Incumbent candidate Colette Machado is running for Office of Hawaiian Affairs (OHA) Moloka`i/Lana`i residency. She has over 20 years of service on public boards and commissions including, State Land Use Commission, Hawaiian Homes Lands Commission, Molokai Island Burial Council and Kahoolawe Island Reserve Commission. She has served as the OHA Trustee for Molokai-Lanai for 12 years. The Molokai Dispatch had a chance to ask Machado a few questions about her 2008 campaign.
What is the most important issue in this election?
The well being of Native Hawaiian families and communities requires an expanding and sustainable resource base. My priorities would focus on the following: Successful passage of the Akaka Bill, support efforts of Kau Inoa registration for all Hawaiians, support Native Hawaiian rights and entitlements, secure a sovereign land base for our Hawaiian Nation, work with the State of Hawaii to seek an amicable settlement which is fair and equitable for Native Hawaiians.
How have things at OHA been?
The path of OHA has been very bumpy and stressful, but I have managed to weather the frequent storms by focusing on the needs and rights of all native Hawaiians. I have been instrumental in providing a stable and dedicated leadership for OHA and we have accomplished a lot.
What should Molokai residents to keep in mind as they vote?
Over the past 9 years, I have been a leader in the Ke Aupuni Lokahi Enterprise Community (KAL/EC) which spearheaded 25 community-based economic development projects with over $40 million.
Vocal opposition targeted the development of the 200 two-acre lots. This placed the Master Plan on hold.
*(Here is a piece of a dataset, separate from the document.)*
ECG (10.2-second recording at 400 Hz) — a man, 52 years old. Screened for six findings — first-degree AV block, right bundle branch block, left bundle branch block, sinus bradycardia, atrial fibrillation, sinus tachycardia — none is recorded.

Facing annual loses, Molokai Ranch closed.
The controversy surrounding Molokai Ranch should not overshadow the impressive accomplishments of the KAL/EC or my leadership.
It is vital for our community to find the courage and compassion to overcome our differences and work together to heal our community and create new opportunities for our families.
What plan for the future would you bring to the table as OHA Trustee to help Molokai residents through this tough economic period?
At OHA, the Trustees' creation of a Land Management Hale and our recent acquisitions are acknowledged as important achievements not only for OHA, but for Hawaiians and all the people of Hawaii.
In our approach of land acquisition, at OHA we always have to acknowledge that our overall kuleana for Hawaiians is immense, our resources are small by comparison, and Land acquisition and management is only one of many responsibilities we have. Because of that, we always seek and need to partner – which is how we were able to acquire Wao Kele O Puna and Waimea Valley.
In that light, OHA could not on its own acquire Molokai Ranch, but we could play an important contributory role in the acquisition of the Ranch.
OHA has also been pursuing acquisition, in partnership, of other significant lands. On O`ahu, the 2100 acre Galbraith Estate prime agricultural lands are also part of Kukaniloko, a place considered by many to be the piko of Oahu; OHA has been working with the Legislature, the Trust for Public Land, and other groups to protect and acquire those lands.
In Maui County, OHA for years has expressed a willingness before the County Council to partner with the County in the acquisition of watersheds of N? Wahi `Eh? to ensure year round mauka to makai stream flow and permanent stewardship of the watersheds that generate these flows.